In the evaluation matrix criteria, an importance factor was assigned based on a scale from 1 to 5, with 5 being the highest. A rating was assigned to each criterion on a scale from 1 to 5, with 5 being the highest again. The importance factor and the rating giving to the concept were then multiplied to get a score. The scores of each concept were summed to get a total score for each concept, and these can be seen in Table 3.11 below.
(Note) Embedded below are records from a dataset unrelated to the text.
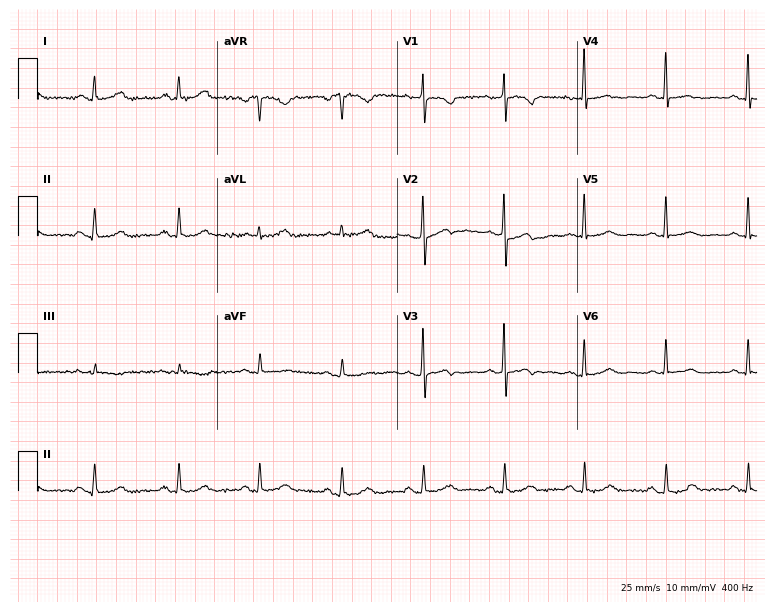
Resting 12-lead electrocardiogram. Patient: a 64-year-old female. None of these six findings is recorded: first-degree AV block, right bundle branch block (RBBB), left bundle branch block (LBBB), sinus bradycardia, atrial fibrillation (AF), sinus tachycardia.
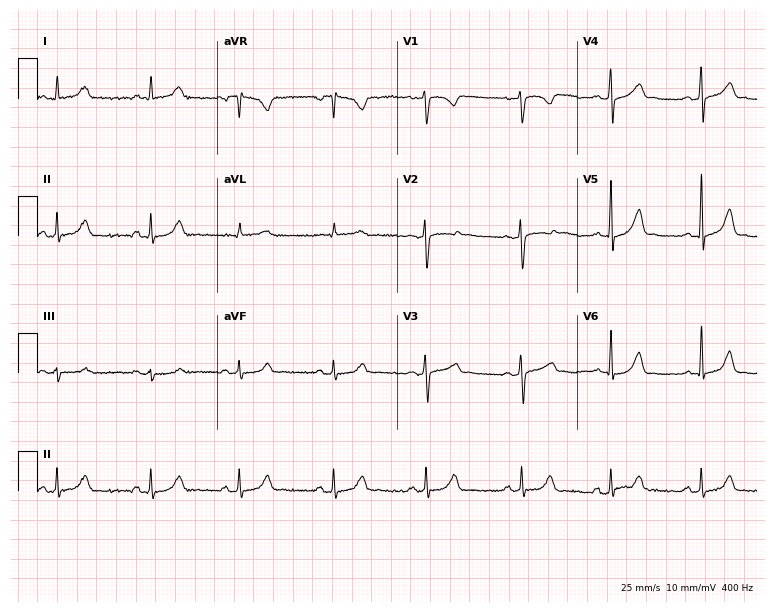
Electrocardiogram (7.3-second recording at 400 Hz), a 31-year-old female. Of the six screened findings (first-degree AV block, right bundle branch block (RBBB), left bundle branch block (LBBB), sinus bradycardia, atrial fibrillation (AF), sinus tachycardia), none is recorded.
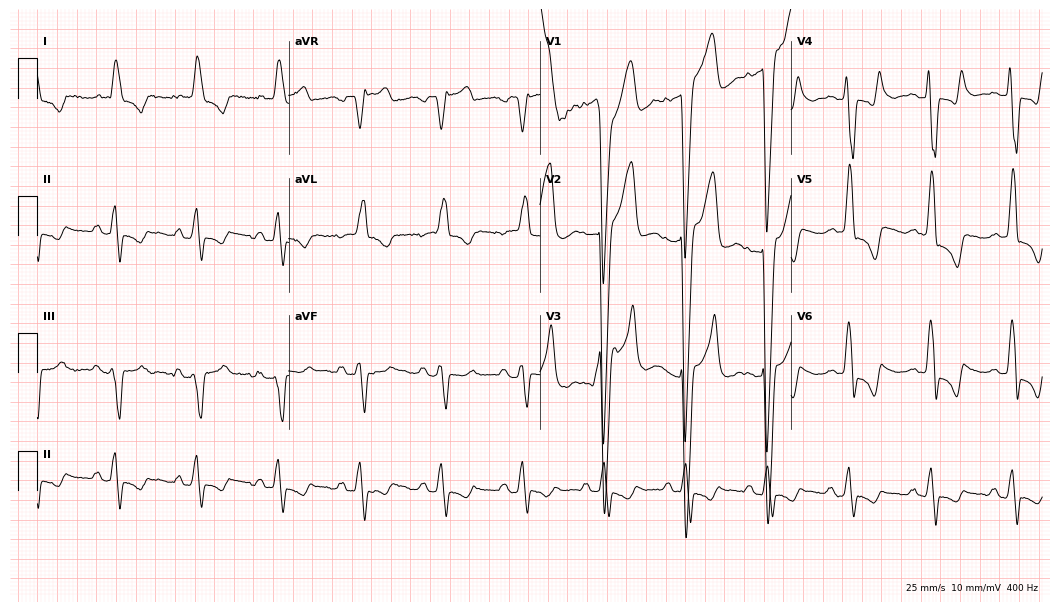
Electrocardiogram (10.2-second recording at 400 Hz), a male, 78 years old. Interpretation includes left bundle branch block.
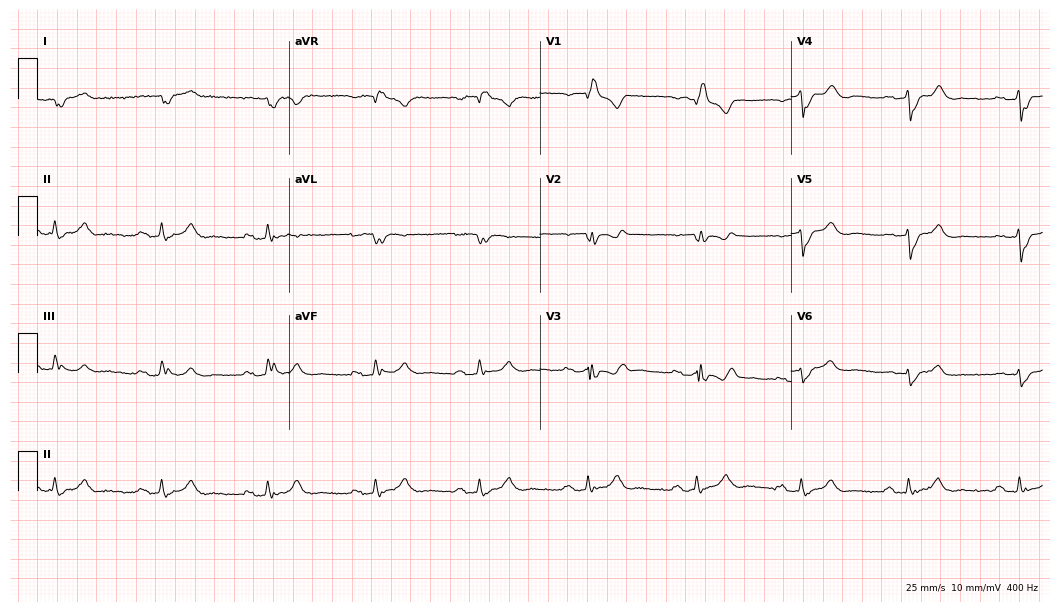
12-lead ECG (10.2-second recording at 400 Hz) from a 63-year-old man. Findings include right bundle branch block (RBBB).
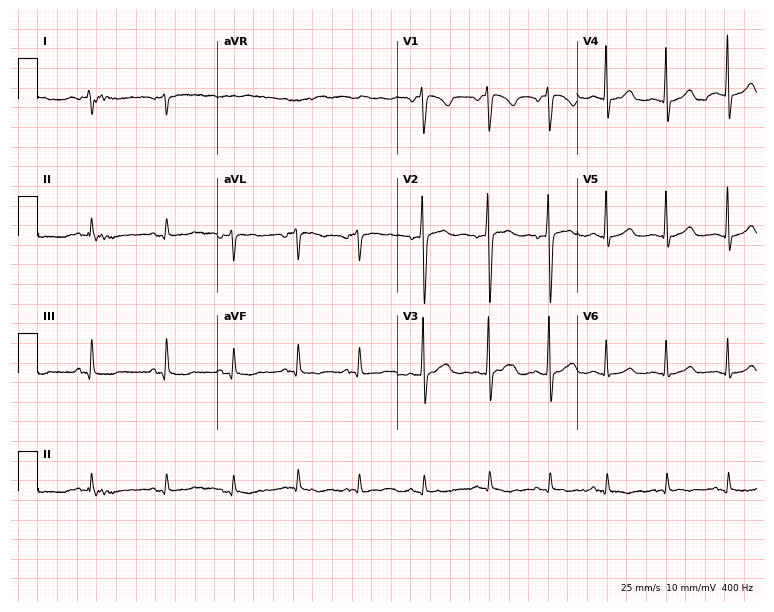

Table 3.11: Mixing concept evaluation matrix

Evaluation criteria Importance Concept 1 Concept 2 Concept 3

Rating Score Rating Score Rating Score

Risk of blockage 5 5 25 2 10 4 20 Ease of cleaning 4 4 16 2 8 4 16 Maintenance 4 3 12 5 20 5 20 Manufacturing cost 3 1 3 5 15 4 12 Ease of installation 2 4 8 3 6 3 6 Design complexity 4 1 4 5 20 5 20

Operating live time 4 3 12 5 20 5 20

Total 80 99 114

Based on the concept elevation matrix presented above, concept 3 seemed to be the most promising option. This concept was used for the scale experimental. The numerical model to predict the mass displaced by the draft tube was also based on this concept.